● **Records provided**
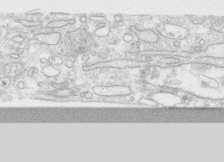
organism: Human
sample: CRL-1474
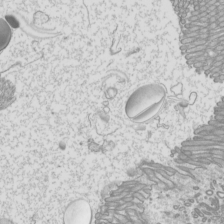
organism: Mouse
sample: Cilia; mouse epididymis
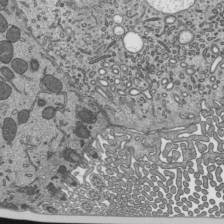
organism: Mouse
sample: Mouse epididymis efferent ductule cilia
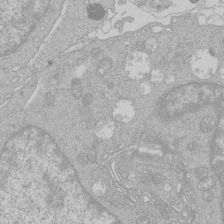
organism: Human
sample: Macrophage cells
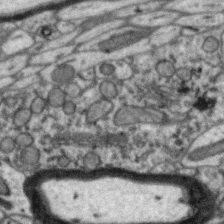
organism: Zebra finch
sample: Brain
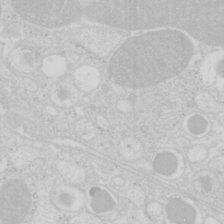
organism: Mouse
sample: Pancreas
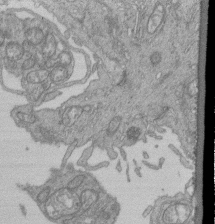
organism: Human
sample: Retinal organoid Rod and Cone cells
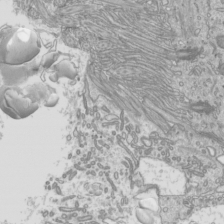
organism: Mouse
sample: Cilia; mouse epididymis
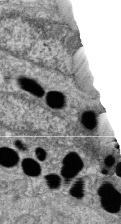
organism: Zebrafish
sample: Cilia; retinal pigment epithelium
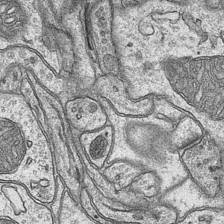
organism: Mouse
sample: CA1 Hippocampus
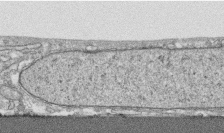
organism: Human
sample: CRL-1474
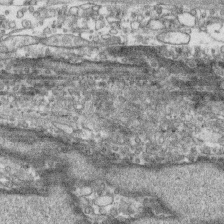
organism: Human
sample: CRL-1474
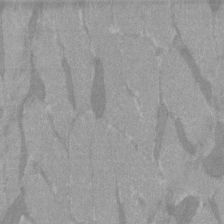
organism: C57BL Mouse
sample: Tibialis anterior muscle cell
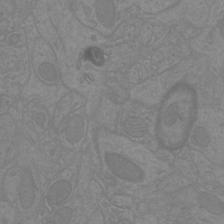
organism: Mouse
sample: Cortical neurons
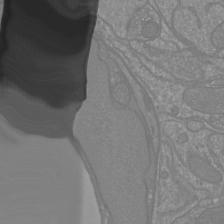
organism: Mouse
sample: Cortical neurons
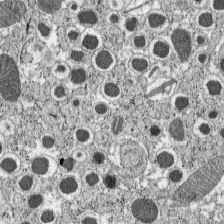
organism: C57BL Mouse
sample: Pancreatic islet
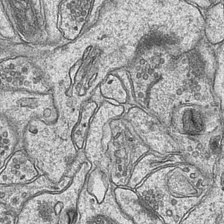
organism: Mouse
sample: CA1 Hippocampus
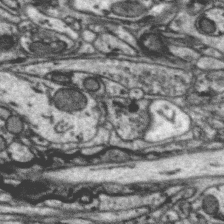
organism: Zebra finch
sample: Brain
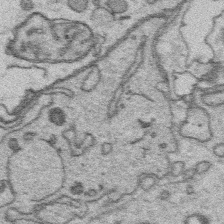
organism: Platynereis dumerilii
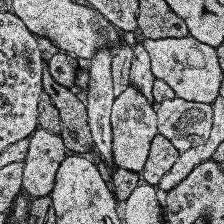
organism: Human
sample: Temporal Lobe
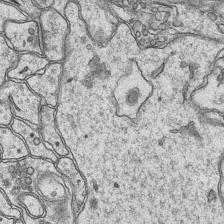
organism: Mouse
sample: CA1 Hippocampus
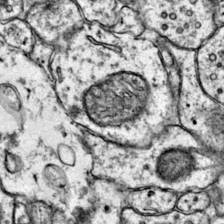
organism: Mouse
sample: Primary visual cortex
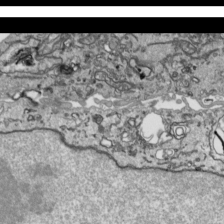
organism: Human
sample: Mitochondria in HCT116 cells
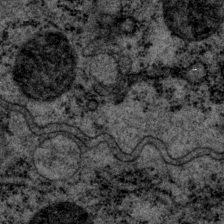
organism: P. pacificus
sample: Pharynx
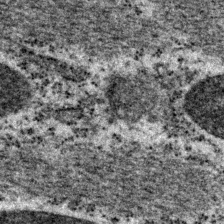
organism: P. pacificus
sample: Pharynx
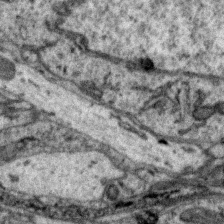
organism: Zebra finch
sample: Brain
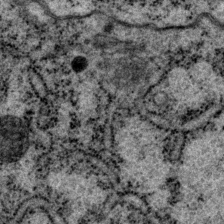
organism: P. pacificus
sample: Pharynx
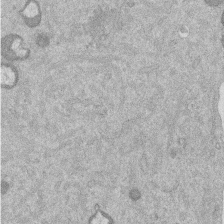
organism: Mouse
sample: Dividing mouse embryo 1 cell stage
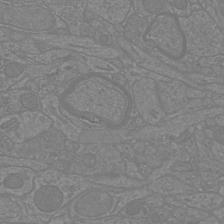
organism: Mouse
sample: Cortical neurons
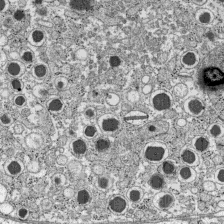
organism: C57BL Mouse
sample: Pancreatic islet
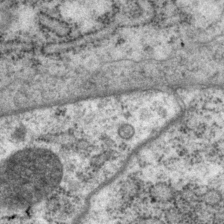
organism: P. pacificus
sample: Pharynx
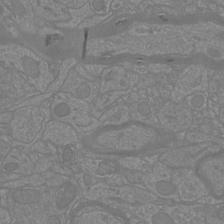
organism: Mouse
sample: Cortical neurons

● **Brief**
Because the pictures are not wanted, retype every record exactly without them.

● **Answer space**
organism: Human
sample: CRL-1474
organism: Mouse
sample: Cilia; mouse epididymis
organism: Mouse
sample: Mouse epididymis efferent ductule cilia
organism: Human
sample: Macrophage cells
organism: Zebra finch
sample: Brain
organism: Mouse
sample: Pancreas
organism: Human
sample: Retinal organoid Rod and Cone cells
organism: Mouse
sample: Cilia; mouse epididymis
organism: Zebrafish
sample: Cilia; retinal pigment epithelium
organism: Mouse
sample: CA1 Hippocampus
organism: Human
sample: CRL-1474
organism: Human
sample: CRL-1474
organism: C57BL Mouse
sample: Tibialis anterior muscle cell
organism: Mouse
sample: Cortical neurons
organism: Mouse
sample: Cortical neurons
organism: C57BL Mouse
sample: Pancreatic islet
organism: Mouse
sample: CA1 Hippocampus
organism: Zebra finch
sample: Brain
organism: Platynereis dumerilii
organism: Human
sample: Temporal Lobe
organism: Mouse
sample: CA1 Hippocampus
organism: Mouse
sample: Primary visual cortex
organism: Human
sample: Mitochondria in HCT116 cells
organism: P. pacificus
sample: Pharynx
organism: P. pacificus
sample: Pharynx
organism: Zebra finch
sample: Brain
organism: P. pacificus
sample: Pharynx
organism: Mouse
sample: Dividing mouse embryo 1 cell stage
organism: Mouse
sample: Cortical neurons
organism: C57BL Mouse
sample: Pancreatic islet
organism: P. pacificus
sample: Pharynx
organism: Mouse
sample: Cortical neurons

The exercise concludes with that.